Yo por el mundo

 La verdad es que siempre he detestado las preguntas que me obligan a elegir solo un día para hablar o escribir. Es como cuando vuelves de vacaciones y alguien te pregunta ‘¿Cuál fue tu día favorito?’. Nunca me ha gustado limitarme ni sentir la presión de elegir un día en particular, como si lo demás no importara. Supongo que es porque, en mi experiencia, los mejores días no siempre son los más extraordinarios. A menudo, son esos días rutinarios y normales, los que terminan dejando huella.  Los días que se planean como si fueran una operación militar, muchas veces no son los más memorables, aunque en teoría lo sean. Para mí, los días realmente especiales son esos en los que no puedes dejar de sonreír por las pequeñas cosas. 

He estado viviendo en Barcelona unos tres meses y aunque he tenido algunas experiencias increíbles, pero si tuviera que elegir un día favorito, seria uno ocurrió hace apenas unos días: el Domingo de Pascua.  

Mi día comenzó como la mayoría, con un café en la cama, las puertas de la terraza abiertas que permite entrar la luz dorada del sol a mi habitación y el murmullo distante de las voces en la calle, mientras Barcelona empezaba a despertar. Como todos los domingos, salí a correr. Giré a la derecha desde mi apartamento y tomé rumbo hacia La Rambla. Caminé en dirección La Barceloneta, esquivando turistas y a los camareros, con sonrisas engañoso, que intentaban convencerme de entrar en su restaurante.

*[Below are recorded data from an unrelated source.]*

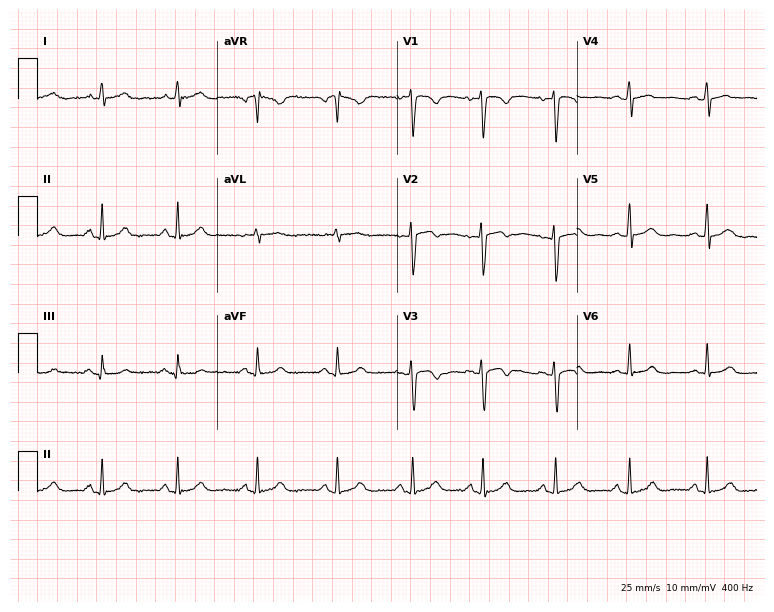
12-lead ECG from a 31-year-old woman (7.3-second recording at 400 Hz). Recorded interpretation: within normal limits.
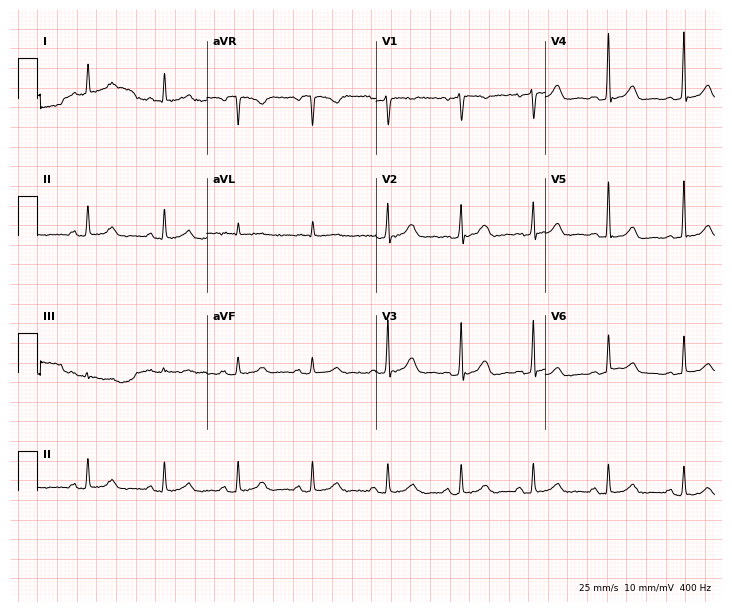
12-lead ECG from a female, 62 years old. Screened for six findings — first-degree AV block, right bundle branch block (RBBB), left bundle branch block (LBBB), sinus bradycardia, atrial fibrillation (AF), sinus tachycardia — none is recorded.
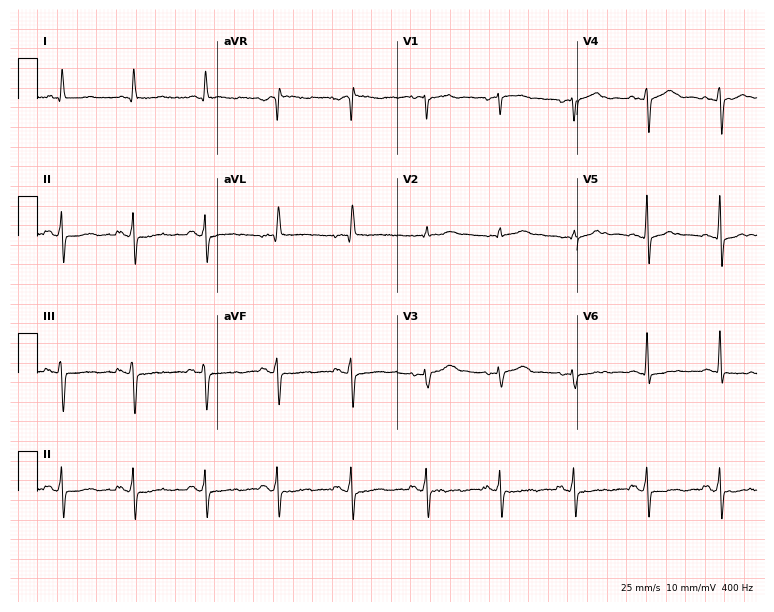
Resting 12-lead electrocardiogram. Patient: a woman, 52 years old. None of these six findings is recorded: first-degree AV block, right bundle branch block, left bundle branch block, sinus bradycardia, atrial fibrillation, sinus tachycardia.
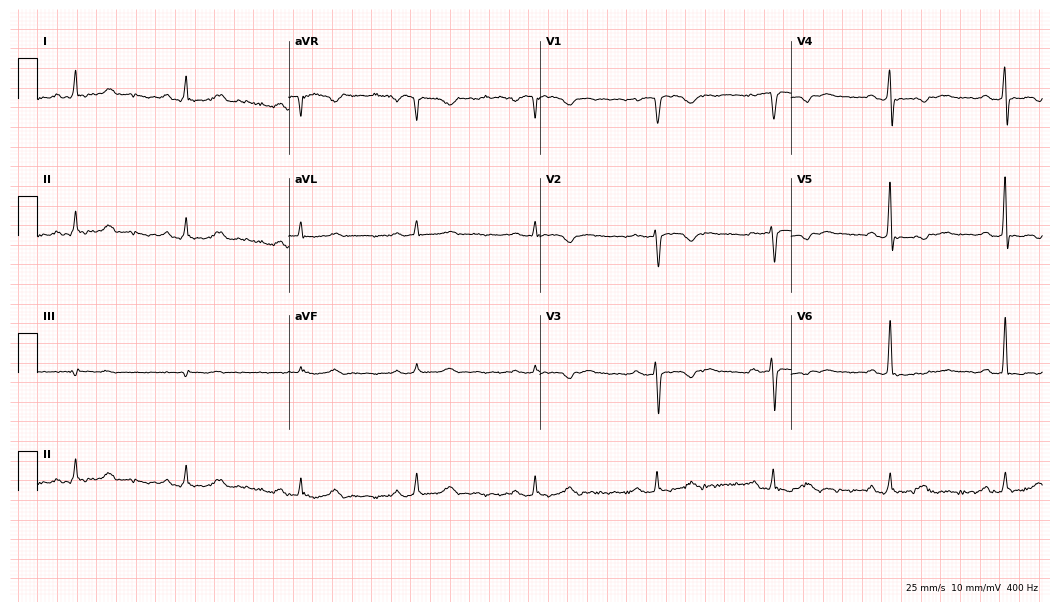
Resting 12-lead electrocardiogram. Patient: a woman, 70 years old. None of these six findings is recorded: first-degree AV block, right bundle branch block, left bundle branch block, sinus bradycardia, atrial fibrillation, sinus tachycardia.
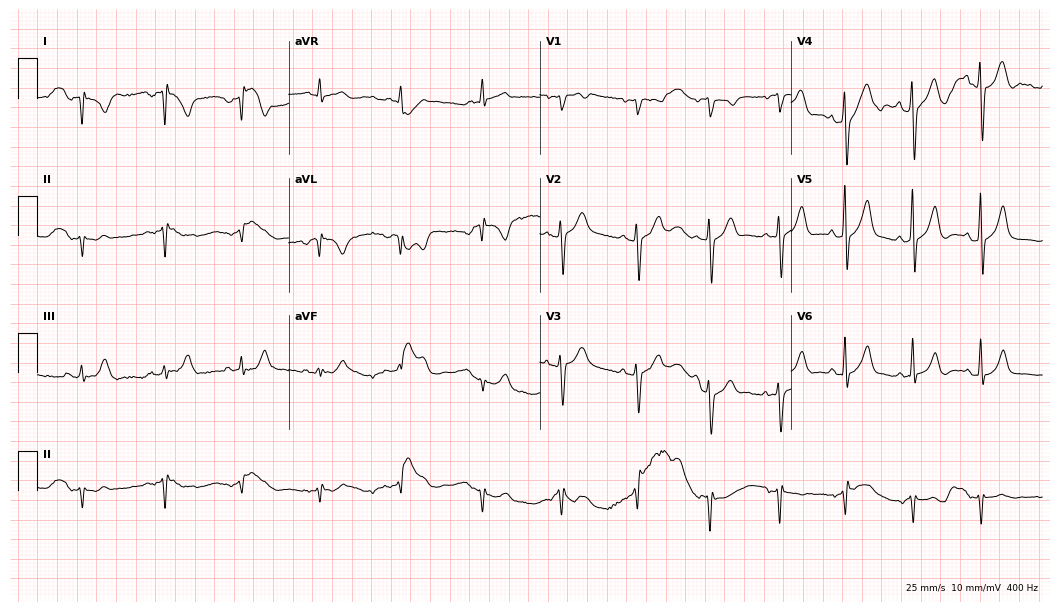
Standard 12-lead ECG recorded from a 47-year-old man. Read as a normal ECG.
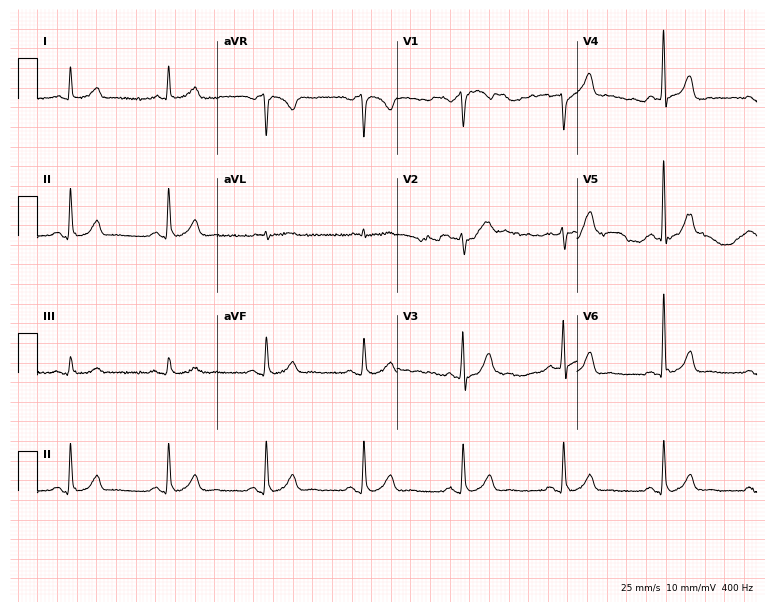
Electrocardiogram, a 65-year-old male patient. Overall reading on record: normal ECG.
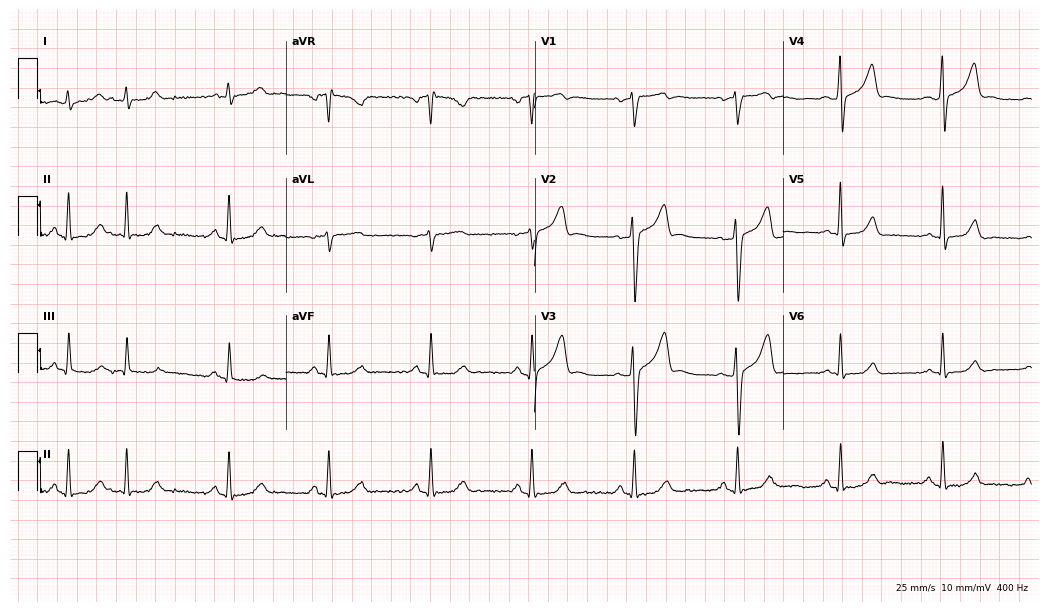
ECG — a 60-year-old female. Labelled as a normal ECG.
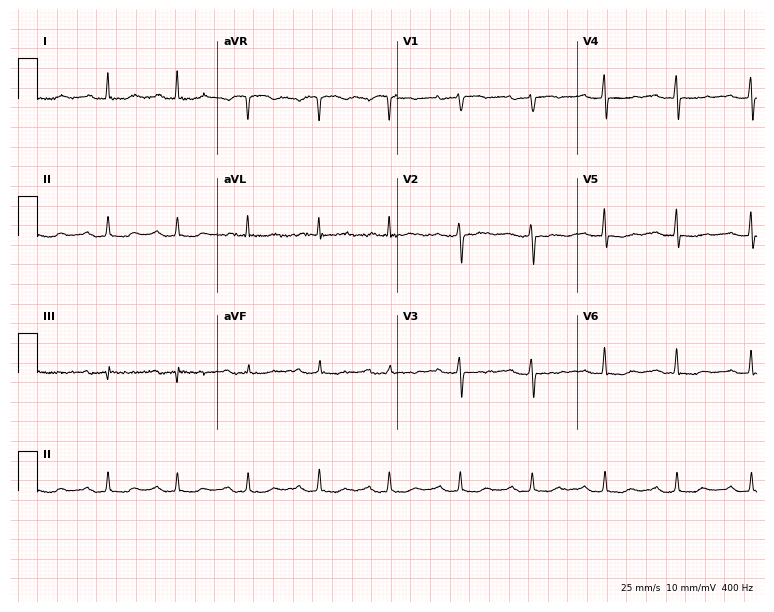
12-lead ECG (7.3-second recording at 400 Hz) from a 69-year-old female patient. Findings include first-degree AV block.
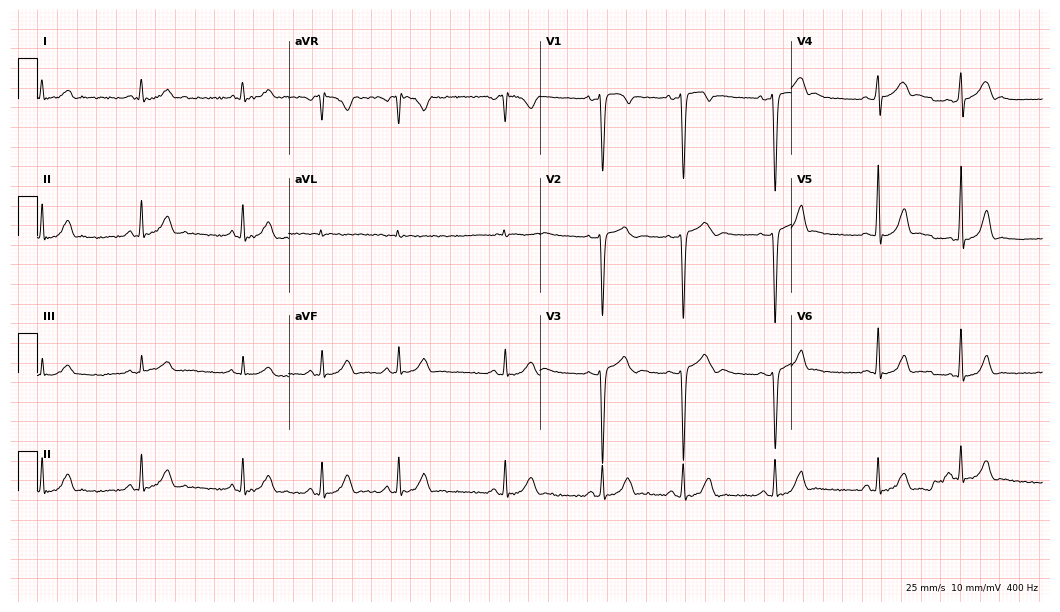
Electrocardiogram, a male, 17 years old. Of the six screened findings (first-degree AV block, right bundle branch block (RBBB), left bundle branch block (LBBB), sinus bradycardia, atrial fibrillation (AF), sinus tachycardia), none is recorded. Other findings, if any, are not listed.

Cuando llegué a la costa, empecé a correr junto al mar, escuchando el sonido hipnotizante de las olas, las risas de los niños jugando en la arena y los vítores de la gente animando partidos improvisados al voleibol.  El mar es mi refugio del ajetreo y el bullicio de la ciudad y un lugar para sentir la brisa del mar contra mi piel. Un lugar donde el tiempo parece fluir más lento, más calma, tal como era el antiguo pueblo de pescadores.

De regreso, me perdí en el laberinto del Barrio Gótico, serpenteando a través de los cientos de pequeñas calles, donde cada esquina parece tener una historia que susurra desde sus muros antiguos. Me detuve en uno de los muchos pequeños cafés escondidos de la ciudad. El barista era australiano, reconocí su acento inmediatamente- una voz cálida y familiar, como un pequeño eco de hogar. La familiaridad entrelazada con lo nuevo. 

Llegué a casa y tan pronto empezaron a llegar mis amigos para el almuerzo de Pascua que yo organizaba por primera vez. Cada uno trajo un plato que había preparado, una muestra del sabor de su hogar, de sus raíces. Fue una oportunidad para compartir nuestras tradiciones de Pascua, todos distintas, todas entrañables. Pero también se trató de abrazar lo nuevo:  nuestra nueva cultura, nuestra vida compartida aquí. Así que naturalmente, bebíamos vino en porrones y cerramos la comida con un vermut, riendo y chateando al sol como si lo hubiéramos hecho toda la vida. Era un día de contraste: lo antiguo y lo nuevo. Lo conocido y lo que estamos aun descubriendo. 

Luego, llegó la búsqueda de huevos de Pascua de chocolate, una tradición que conservo desde que puedo recordar. Corríamos por el jardín como niños, buscando el chocolate que mi madre nos había escondido. Ahora, los papeles se habían invertido: yo era quien escondía los huevos y me divertía grabando a mis amigos mientras los buscaban, riendo como niños. En ese momento me di cuenta de rápido que pasa el tiempo. 

Cuando el sol primaveral empezó a caer, el día llegando a su fin. Acompañé algunos amigos a casa, y otra vez giré a la derecha por la Rambla.  Una calle ahora llena de gente que regresaba de sus propias celebraciones de Pascua, o que apenas comenzaban la noche. Una calle que no descansa. Una ciudad que nunca duerme. 

Se suponía que debía escribir sobre mi día favorito en Barcelona, en forma de relato de viaje.  Pero ahora que estoy terminando escribir, me doy cuenta de que quizás esto no es un relato de viaje como tal.  Porque ¿cómo puede considerarse un viaje un lugar que ya se siente como hogar?  

Pasé el día con amigos que conocí apenas unos meses y sin embargo, ahora no puedo imaginar mi vida sin ellos. Fue mi día favorito porque, por primera vez sentí que Barcelona era realmente mi casa. Fue una mezcla perfecta entro lo antiguo, y lo nuevo, un entrelazarse de nuestras raíces con nuevas costumbres y culturas. Así que quizás, después de todo, si fue un viaje. Un viaje hacia este momento, hacia esta certeza tranquila de poder llamar a este lugar, por fin, hogar.